Es ist wieder soweit: Schlägt man eine Zeitung auf, schaut man eine Society-Sendung oder steigt man in Wien oder München in die U-Bahn – überall hüpfen einem Damen in rosa Dirndln, Zöpfen am Kopf und kindischen Herztäschchen sowie Herren in Lederhosen mit komischen Verzierungen entgegen. Fast möchte man denken, in der Station steigt gleich noch eine Horde Kühe aus. Und fast möchte man meinen, dass diese Art sich zu kleiden, in den letzten Jahren richtig in Mode gekommen ist. Was ist da los?
Bei uns im Büro sind die Kolleginnen und Kollegen schon ganz aufgeregt, dass endlich wieder "O'zapft" ist. Die Vorfreude auf unser alljährliches Wiener Wiesn VIP Event ist sichtlich zu spüren. Millionen Euro Wertschöpfung gibts dank der Wiener Wiesn und den hunderttausenden Besuchern – toll für die heimische Wirtschaft – und auch, dass sich der eine oder andere mal wieder ordentlich unter den Tisch säuft, ist durchaus etwas, dem ich wirklich Positives abgewinnen kann …
Aber diese Garderobe kapier ich einfach nicht. All die in die Höhe gequetschten Dekolletees, die Puffärmel und weißbesockten Männerwadln schauen dermaßen scheußlich aus, dass man nach dem Hinschauen gar nicht so schnell wegschauen kann, dass man's wieder vergessen würde. Zum anderen will diese seltsame Aufmache in meinen Augen immer auch eine Gesinnung mittransportieren. À la: "Seht her, ich liebe meine Heimat so sehr, dass ich mir diese peinlichen Folklore-Klamotten anziehe".

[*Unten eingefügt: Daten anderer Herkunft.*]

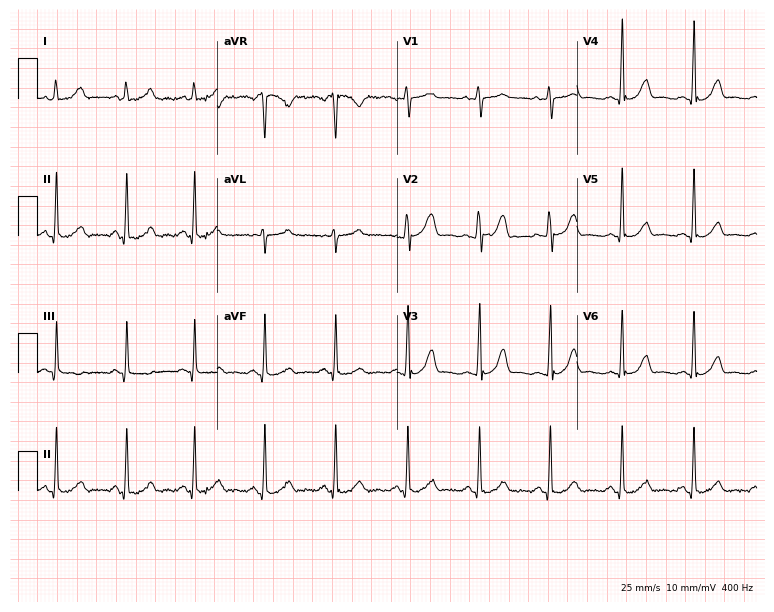
12-lead ECG (7.3-second recording at 400 Hz) from a female, 39 years old. Screened for six findings — first-degree AV block, right bundle branch block, left bundle branch block, sinus bradycardia, atrial fibrillation, sinus tachycardia — none is recorded. Findings outside these six are not listed.
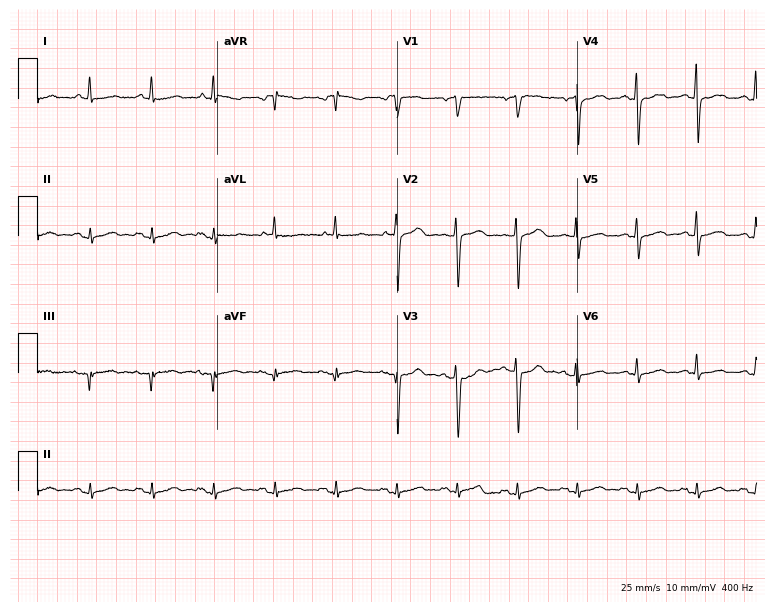
Electrocardiogram, a 69-year-old woman. Of the six screened findings (first-degree AV block, right bundle branch block (RBBB), left bundle branch block (LBBB), sinus bradycardia, atrial fibrillation (AF), sinus tachycardia), none is recorded.

Menschen in solchen Gewändern stehen oft nicht nur auf Helene Fischer und Andreas Gabalier und trampeln im Winter in Skischuhen zu deren Musik auf Skihütten herum. Meistens ziehen sie ganz generell das "Einheimische" dem "Andersartigen" vor oder lehnen Letzteres gar komplett ab – womit wir alle wissen, wo viele dieser Menschen politisch zu verorten sind. Die Stimmung, die sie verbreiten, ist mir gänzlich fremd. Deshalb mache ich um die Wiener Wiesn und den Prater in den nächsten Wochen einen großen Bogen. Das ganze Humpa Lumpa Tralllallla und Holladrio geht mir nämlich am Allerwertesten vorbei – und zwar ganz gepflegt.